We could maybe make the case of vlc work ok in this case though by allowing
an extension where you can do 'posix_fadvise(SEQUENTIAL | NOREUSE)', and
in this case we could make the VOP_ADVISE(DONTNEED) in read() use an offset
of 0 rather than the start of the read request.
However, posix_fadvise() really is going to work best if the userland
application reads aligned FS blocks.
I find it questionable in general that an application can tell the
system what to do wrt. caching. Perhaps I'm running 100s of VLC players
all on the same file and actually *do* want reads to be cached?
What happens if I seek back in the file? It has to do a potentially
high-latency read again.
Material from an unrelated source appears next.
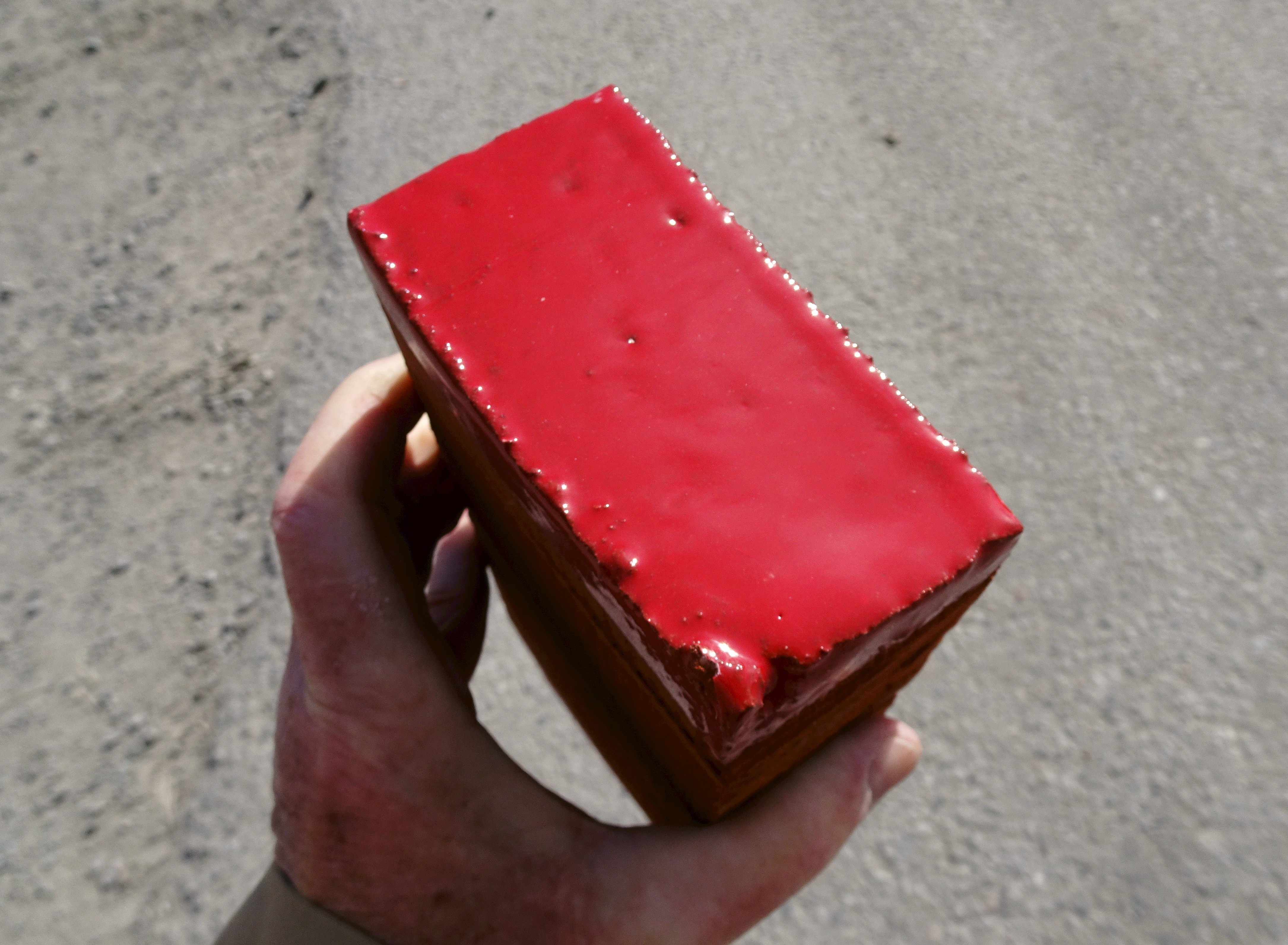 Kvarteret Muddus, Norra Djurgårdsstaden, arkitekt Wingårdh

The system has a better overview of blocks that
are frequently being requested than any individual application.
I fully understand the intention, and in 99.99% of the cases, this data
*is* just being read once so there's no need to cache any reads for
actually requested data. But as the example shows, requested data is not
necessarily the data that lower layers have to fetch from the disk.
Perhaps taking to VLC people on why they think this is useful and where
it actually, measurably helped them would be interesting.
Sorry if this is all perfectly obvious
Uli
There are certainly cases where the user can choose to run specific apps in
such a way where this makes sense, so the OS needs this functionality. As
to whether or not specific apps should use these APIs or if they should make
use of these APIs configurable, that is a question for each app (e.g. vlc).
However, the OS should provide the tools.